All food producers that want efficient, easy HACCP documentation of production lines will benefit from this module. HACCP is an abbreviation for Hazard Analysis (and) Critical Control Point.
It is an internationally recognised method for hazard analysis and risk assessment within the food industry.
For food production
The Landax HACCP module has been prepared in consultation with leading stakeholders in the Norwegian food industry. The solution is an integrated module in the Landax system, and is a useful and flexible tool for businesses working with food production.
The processes for food production are entered in the Landax HACCP module. You can describe each stage of the process. You can also draw a flowchart showing how production flows through the stages in the process.

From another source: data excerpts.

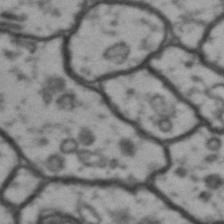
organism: Drosophila
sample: Brain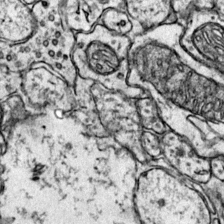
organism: Mouse
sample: Primary visual cortex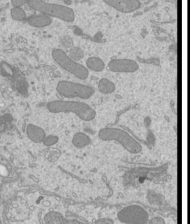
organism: Mouse
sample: Cilia; mouse epididymis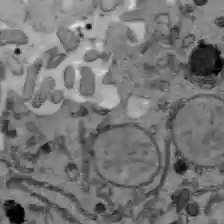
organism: C57BL Mouse
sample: Liver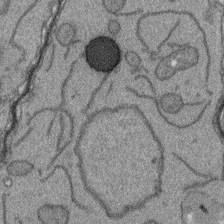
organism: Arabidopsis thaliana
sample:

This provides an excellent overview of production and helps to identify hazards.
Hazard analyses and CCP
Hazards can be associated with each stage of the production process. They include allergens and biological, physical or chemical hazards. All hazards can be collected together in a risk diagram for a clear view of the risk status of the product.
Hazards can also be assessed and defined as critical control points (CCPs), or defined as controlled by the basic criteria. This can be set directly or using a known decision tree.
Design your dashboard
The Landax HACCP module has a separate dashboard that provides an overview of HACCP teams, plans and basic criteria. You can edit the dashboard to suit you and your business.
Many people encounter various challenges when introducing HACCP methodology in food safety work. We have developed a system to help you with product description, process description, hazard analysis and risk assessment.
Features in the HACCP module
- Product register
- Register of basic criteria
- Overview of HACCP teams
- Summary of production plans
- Hazard analysis, Risk analysis
- Risk assessment
- Report on critical control points
Plans and teams
The production process is described in a plan. In this plan, you can record nonconformities and improvements, and evaluate food safety using documentation and logging. You can also add food safety teams (HACCP teams) and link these to the plan.
One key element of the HACCP methodology is based on identifying hazards and assessing the risk of unsafe products. To perform a good hazard analysis, it is necessary to have an overview and control over the basic criteria, a requirement that is addressed by having a separate register of basic criteria.